BEGIN
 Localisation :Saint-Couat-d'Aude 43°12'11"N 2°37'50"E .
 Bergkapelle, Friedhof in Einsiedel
END
BEGIN
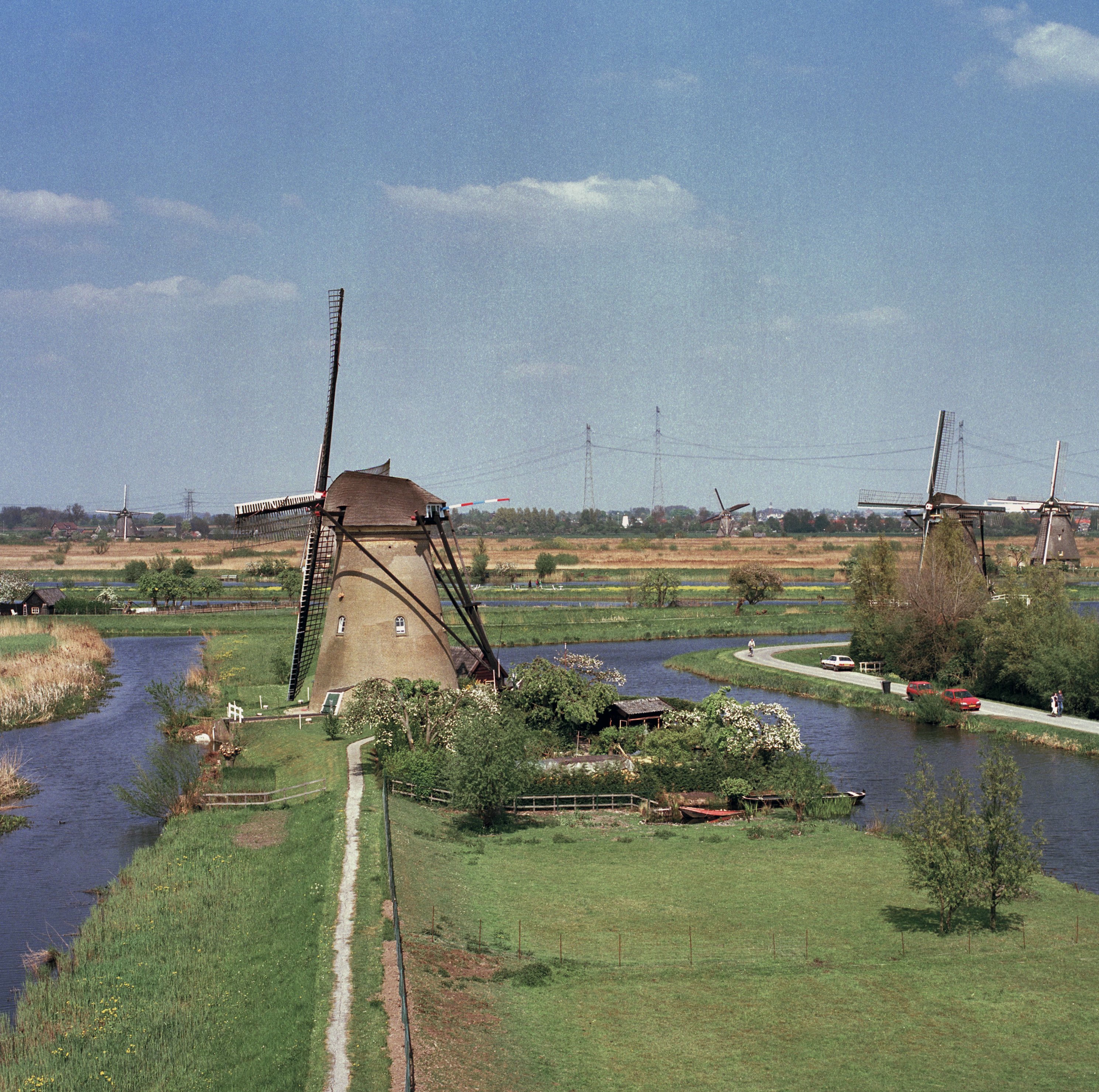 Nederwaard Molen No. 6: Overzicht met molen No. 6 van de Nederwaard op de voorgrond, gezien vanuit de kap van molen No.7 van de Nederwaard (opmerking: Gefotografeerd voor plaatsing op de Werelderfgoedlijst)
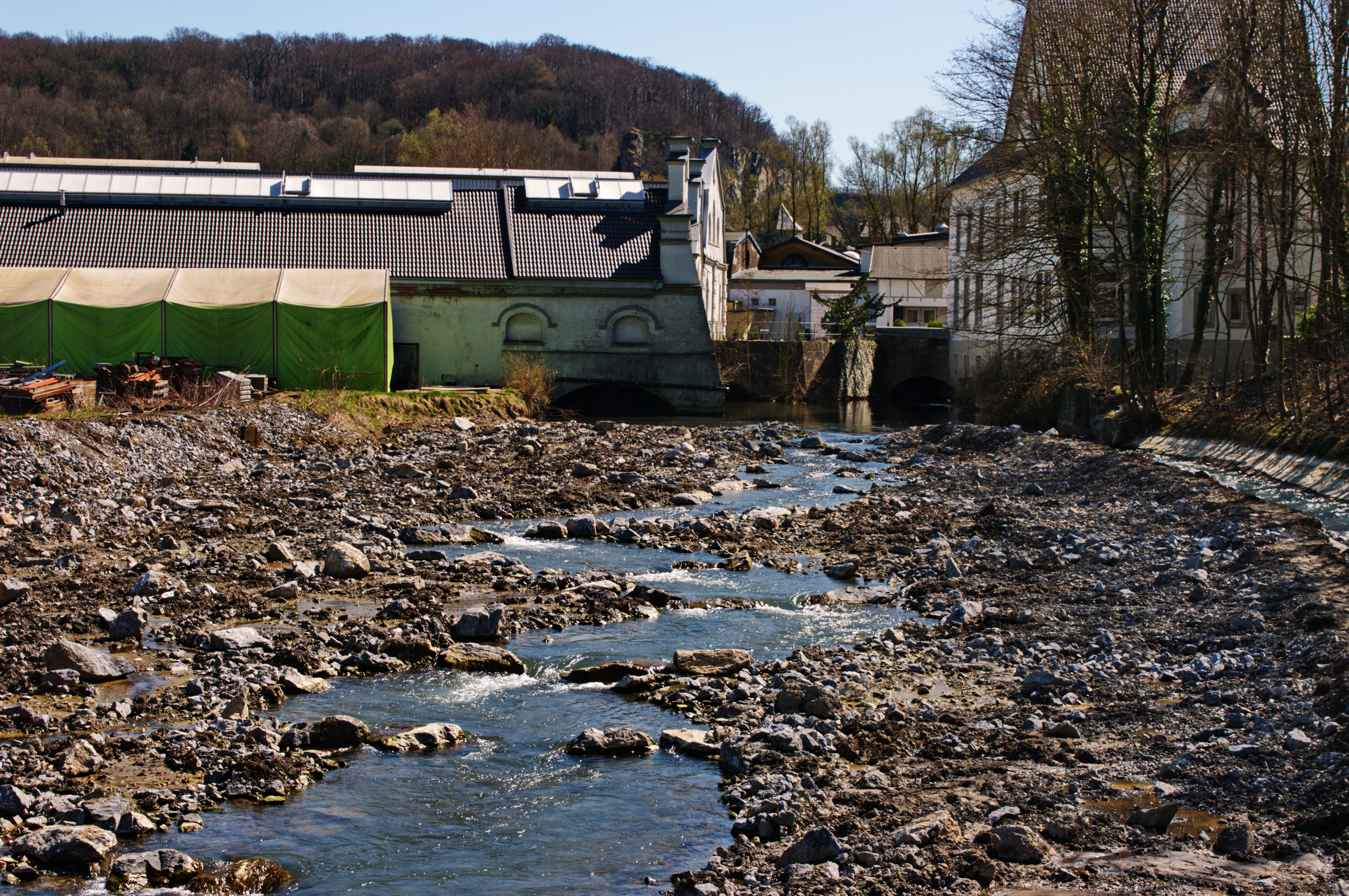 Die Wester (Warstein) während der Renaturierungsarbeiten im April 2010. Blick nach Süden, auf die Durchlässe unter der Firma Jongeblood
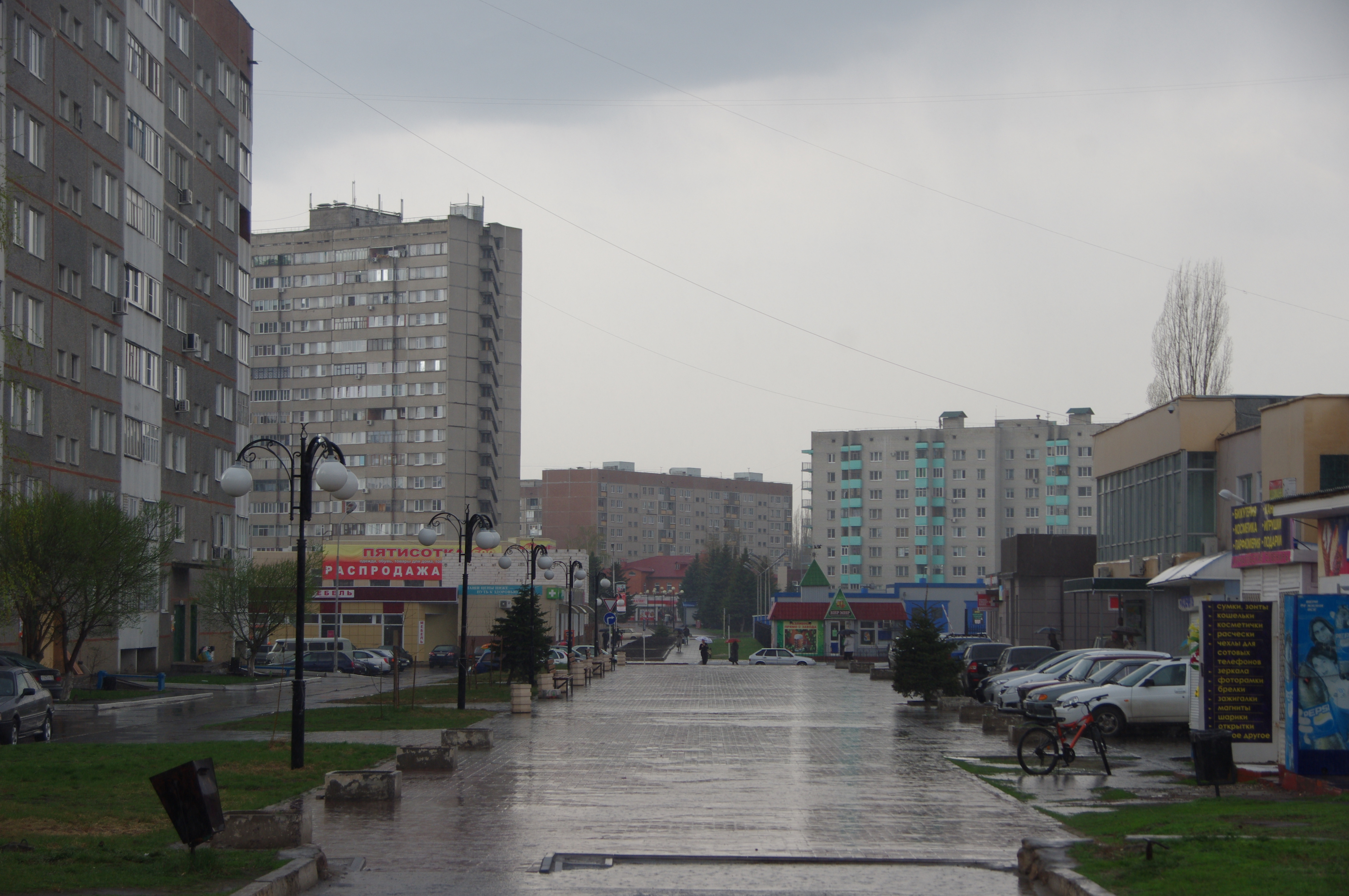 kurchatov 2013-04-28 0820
END
- **THE PROBLEM**
With the pictures omitted, copy the entries above exactly from the line containing "Nederwaard Molen No." through the line containing "kurchatov 2013-04-28 0820", both lines included.

- **WRITTEN SOLUTION**
 Nederwaard Molen No. 6: Overzicht met molen No. 6 van de Nederwaard op de voorgrond, gezien vanuit de kap van molen No.7 van de Nederwaard (opmerking: Gefotografeerd voor plaatsing op de Werelderfgoedlijst)
 Die Wester (Warstein) während der Renaturierungsarbeiten im April 2010. Blick nach Süden, auf die Durchlässe unter der Firma Jongeblood
 kurchatov 2013-04-28 0820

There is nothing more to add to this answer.